- by foxnews
- 22 Mar 2026
In his lengthy critique, Wemple revisited an episode from a September 2022 event where Biden called for Rep. Jackie Walorski, R-Ind., who had died just weeks earlier in a car accident. Biden previously released a statement acknowledging her death after it happened and the event he attended similarly honored her memory.
"Jackie, are you here? Where's Jackie?" Biden said in the viral moment. White House press secretary Karine Jean-Pierre defended the president at the time, insisting Walorski was simply "top of mind."
"It's time to turn this exercise on my own byline," Wemple wrote Monday. "The 'Where's Jackie' episode was my cue to start hammering mainstream outlets for not pushing on this story. Never happened - that was a failure."
"White House coverage must involve more than observing the president in action and writing up analysis pieces about his comings and goings," Wemple wrote. "It needs to include a muckraking component detailing behind-the-scenes strategies, conflicts and debates over all manner of issues, particularly those relating to the president's mental acuity. An adjacent question relates to whether Biden himself was fully abreast of and in charge of day-to-day decisions."

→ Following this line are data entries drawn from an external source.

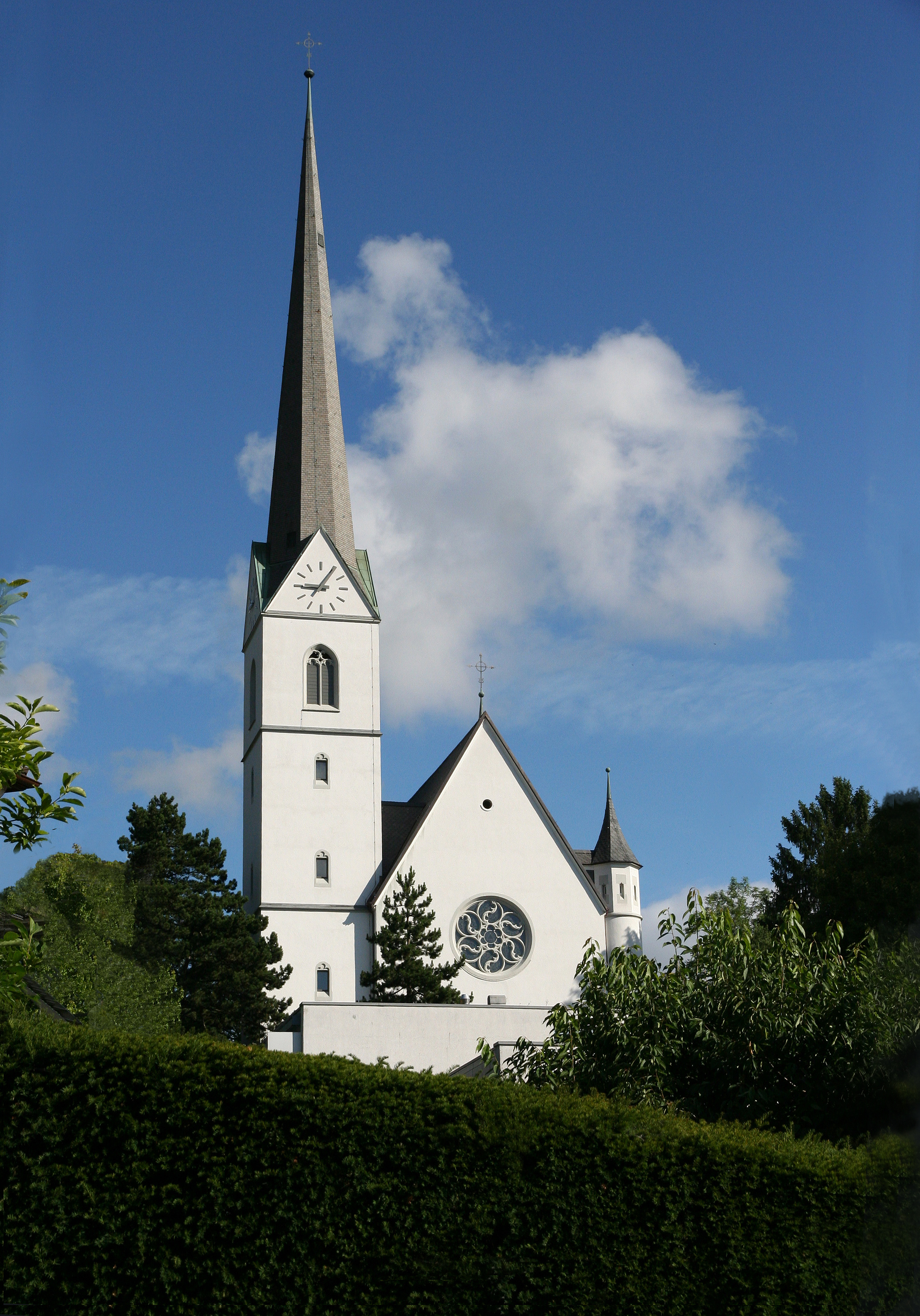 Römisch-katholische Pfarrkirche Hl. Dreifaltigkeit Adliswil, Ansicht von Süden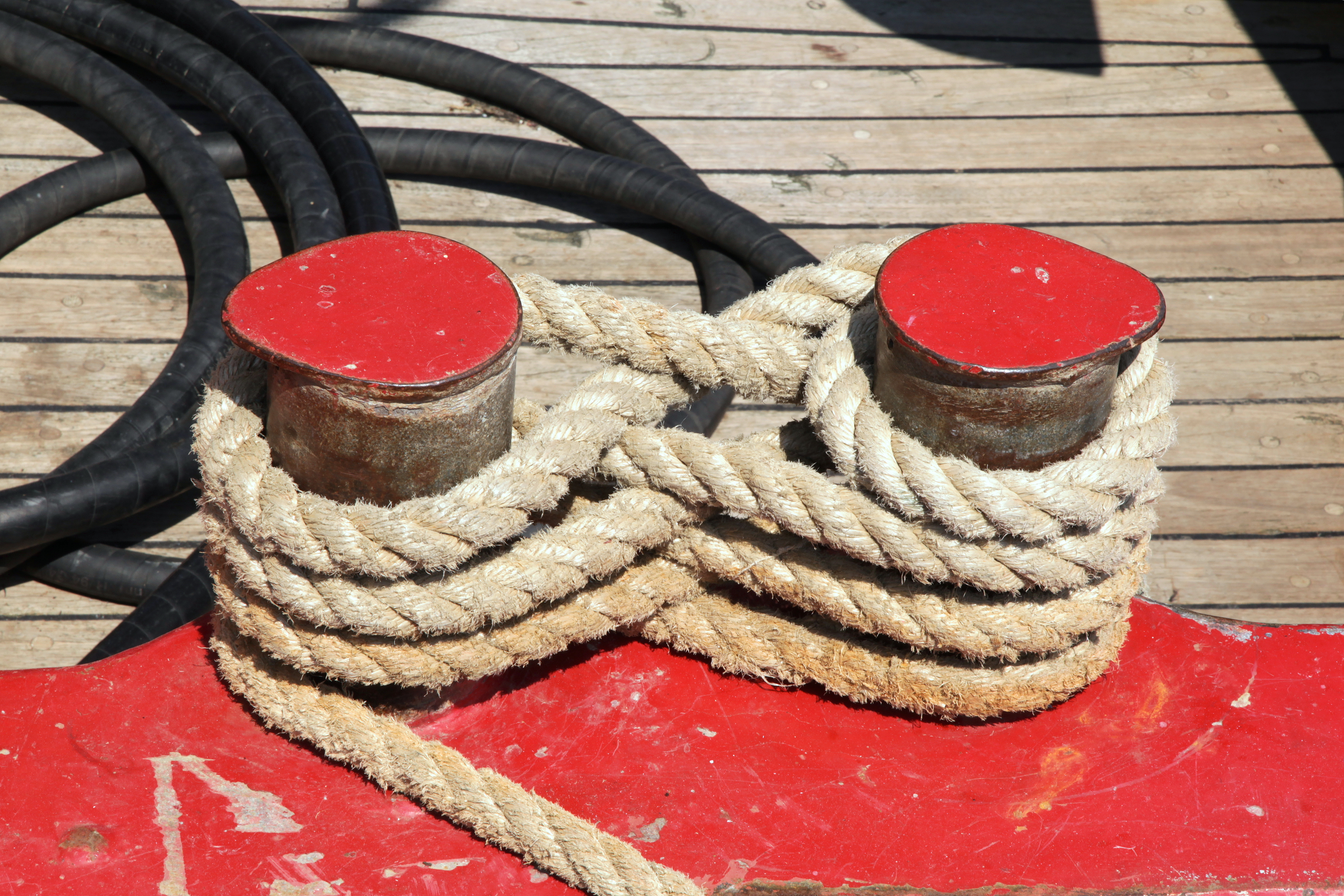 Schwalbe (ECKE 15) im Außenhafen an der Schiffbrücke in Eckernförde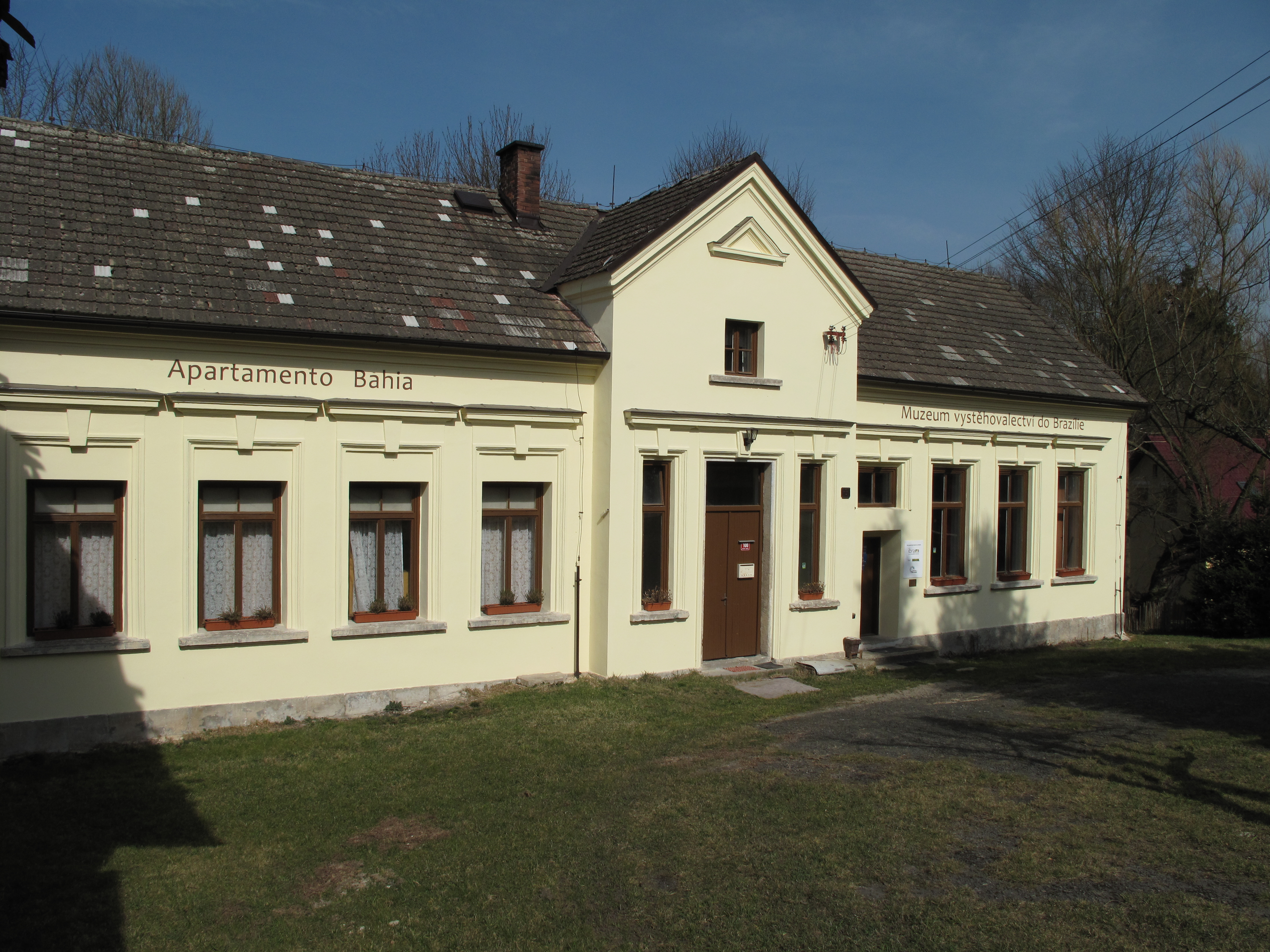 Muzeum vystěhovaletství do Brazílie v Náhlově. Okres Česká Lípa, Česká republika.

"And it's on these fronts that major media organizations fell short: Though Biden's declining faculties were clear to all, they never ignited one of those glorious mainstream-media investigative frenzies that colonizes television and radio broadcasts," he added.
Thompson's "Original Sin" co-author, CNN anchor Jake Tapper, said there should be "soul-searching" in the legacy media for how Biden's clearly apparent issues were covered.
"Few souls are undergoing a pat-down," Wemple wrote.